• [Listed entries]:
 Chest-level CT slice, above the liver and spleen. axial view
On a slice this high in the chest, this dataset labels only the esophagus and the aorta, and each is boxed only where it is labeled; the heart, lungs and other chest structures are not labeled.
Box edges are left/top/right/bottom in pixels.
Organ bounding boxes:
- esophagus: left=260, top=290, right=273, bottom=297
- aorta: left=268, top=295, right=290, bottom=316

• [What you have to do]:
Reproduce the material precisely, including every line.

• [Task result]:
 Chest-level CT slice, above the liver and spleen. axial view
On a slice this high in the chest, this dataset labels only the esophagus and the aorta, and each is boxed only where it is labeled; the heart, lungs and other chest structures are not labeled.
Box edges are left/top/right/bottom in pixels.
Organ bounding boxes:
- esophagus: left=260, top=290, right=273, bottom=297
- aorta: left=268, top=295, right=290, bottom=316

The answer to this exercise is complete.